Обе чёрные вдовы знали о Патриархе почти всё, но про внука слыхали впервые. Елена Прекрасная самозванцу не поверила, заподозрила подвох и стала наводить справки, кто такой и кем доводится Станкевичу. Ей бы сразу позвонить старцу, и пропажа обнаружилась бы ещё ночью, но, невзирая на свои убеждения и ненависть к мужчинам, она очень трепетно относилась к Патриарху и беспокоить в поздний час не посмела. Отложила звонок на утро, а сама тем часом привлекла друзей с Лубянки и устроила срочную и глубокую проверку внука. Личность Левченко установили, есть такой человек, уроженец Ярославской области, но живёт в Гомеле, гражданин Белоруссии, и родственных отношений со Станкевичем не имеет, ни по линии отца, ни по линии матери. Друзья с Лубянки вздумали познакомиться с ним воочию, чёрная вдова назначила встречу на сегодняшнее утро, рядом со своим домом на Гоголевском, однако самозванец не явился и на звонки больше не отвечал. Засада до сих пор остаётся на бульваре, возле памятника Гоголю, но уже понятно – внук не придёт.
По пути в прокуратуру Елена Прекрасная вернулась к неоконченному разговору.
– Так что ты ждала? – спросила она с чисто женским любопытством. – Что-то уже слышала о внуке?
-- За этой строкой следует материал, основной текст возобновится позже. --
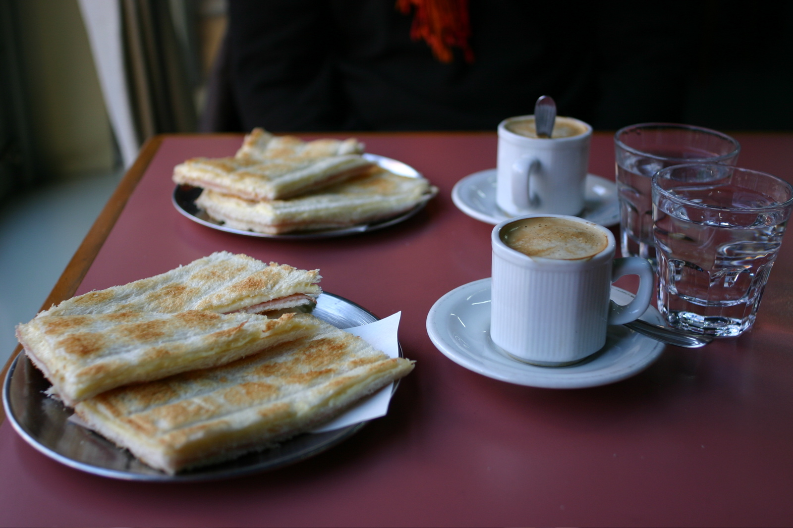 "Carlitos tostados mixtos" at Cafe Bar Varela Varelita on Scalabrini Ortiz Ave. (Buenos Aires)

– О внуке не слышала, – призналась Екатерина. – Но в последнее время заставала Патриарха сияющим.
– То есть, как сияющим? Он даже улыбаться не умеет.
– Это в нашем присутствии не умеет. А когда входишь без стука, у него рот до ушей.
Елену покоробили вульгарные слова соратницы, однако надо было знать вдовствующую императрицу: в порыве страсти она могла перейти и на жаргон.
– Я никогда не входила к нему без стука…
Екатерина её не слушала, погрузившись в воспоминания.
– А дней десять назад он случайно проговорил странную фразу: «Теперь я живу с чувством исполненного долга». Какой долг он мог исполнить? И чтобы мы не знали? Перед кем?
– У меня мороз по коже, – Елена съёжилась. – Мистика… Ты не знаешь, кто такой Переплётчик?
– Переплётчик? Это что, фамилия или профессия?
– Больше похоже на прозвище… Никогда про него не слышала?
– От Патриарха не слышала, – призналась Екатерина. – А ты?
– И ещё скажи, а у него есть брат? Или был?
– Он единственный ребёнок в семье, – твёрдо заявила вдовствующая. – Я биографию знаю… Ну, говори, говори!
Елена Прекрасная заговорила виновато.
– Однажды я подслушала разговор Патриарха. Случайно!..
– Продолжай! С кем?
– С самим собой… Нет, не хочу ничего сказать о его здоровье! Может, это были мысли вслух… Или он медитировал…
– Он никогда не медитировал!
– В общем, вёл диалог с неким Переплётчиком, – сдавленно сообщила Елена. – И называл его братом.
Екатерине хотелось услышать суть.
– О чём говорили? Конкретно?
– О какой-то посуде… Я не совсем поняла. Патриарх спрашивал, почему брат не сказал ему о чаше.
– Ну, у него есть неоконченная симфония! – вспомнила вдовствующая императрица. – Называется «Звон храмовых чаш». Слышала? В его исполнении?
– Это я слышала. Только речь шла не о музыке. Патриарх вроде бы предъявлял претензии. Почему он ничего не знает о некой чаше. За которой придут.
– Кто придёт?
– Не знаю.
Екатерину осенило.
– Слушай!.. А что если он дописал симфонию? Тайно от нас? И потому ходил сияющий? Хотел сделать сюрприз!
– Я об этом не подумала, – призналась Елена, стряхивая озноб. – И верно, Патриарх музыкант по природе. А у них бывают… разговоры с самим собой.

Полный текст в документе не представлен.